Video Green A series of 23 essays written between 1998 and 2003, mostly in her column "Torpor" in the magazine Artext, Video Green is dense with the literary, the personal, and the culturally marginal, like all of Kraus's writing. A few of the collection's notable essays not about L.A. include the elegiac "Posthumous Lives", about the performance artist Penny Arcade's loving curation of the estate of the filmmaker Jack Smith, and "How to Shoot a Crime," about Kraus's 1987 film of the same name. The volume's first essay and its lengthiest, "Art Collection" echoes both Walter Benjamin's "Unpacking My Library" and Wallace Stevens's "Prelude to Objects". The essay finds that "Collecting, in its most primitive form, implies a deep belief in the primacy and mystery of the object, as if the object was a wild thing. As if it had a meaning and a weight that was inherent, primary, that overrode attempts to classify it. As if the object didn't function best as a blank slate waiting to be written on by curatorial practice and art criticism." Reading texts on collecting and abjection, Kraus states, "We are witnessing a daily life that's so contemptible and trite that pornography becomes its only appropriate rejoinder." She follows the idea of collecting through L.A.'s M.F.A. art scene and real estate market, ending up in rural upstate New York with the extraordinary poetry—and art collection—of the all-but forgotten William Bronk.

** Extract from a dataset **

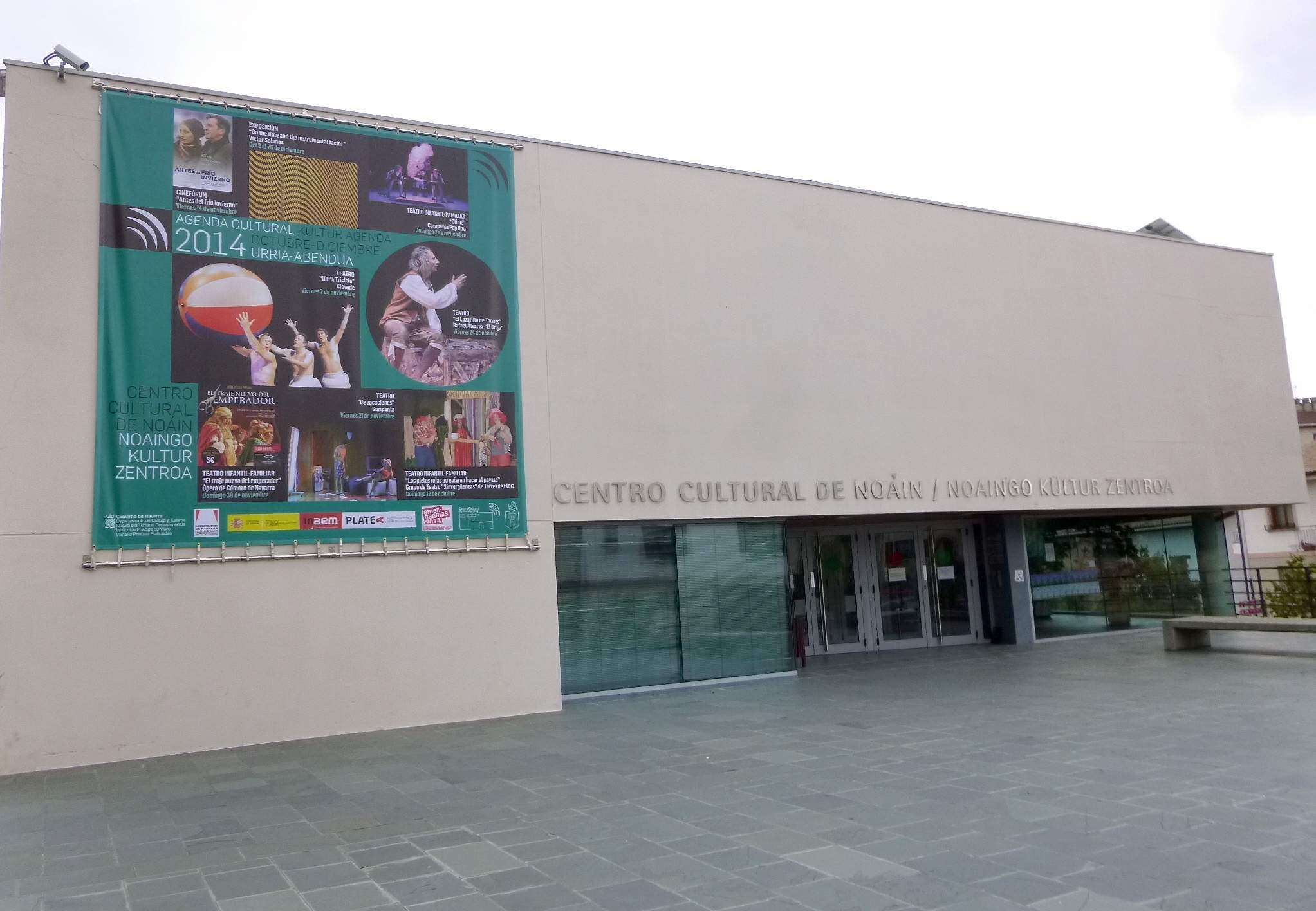 Centro Cultural de Noáin (Navarra).

Torpor Torpor follows Jerome Shafir, a literature professor at Columbia, his wife, Sylvie Green, a writer and filmmaker with an inconclusive career, and their dog Lily through rustbelt New York, Paris, Berlin, and the Eastern Bloc at the dawn of the New World Order. As much a shattering portrait of Holocaust survivor as portrait of a marriage, Torpor is also the portrait of a lady rarely found in literature: a down-and-out intellectual bearing witness to a culture in collapse.

In Torpor, Kraus shifts out of the first-person narration of I Love Dick, employing a kind of free-indirect discourse that has led many reviewers to compare her style and devastating irony to that of Flaubert. In naming her central characters Sylvie and Jerome, Kraus alludes to the hapless, interchangeable protagonists of George Perec's first novel, Les Choses. Perec, a childhood friend of both Torpor's Jerome and Kraus's real-life husband, Sylvère Lotringer, is quoted several times in the novel. Felix Guattari and Nan Goldin also make appearances, among other cultural figures, though Kraus's use of "reality" comes to more subversive effect than a simple roman à clef.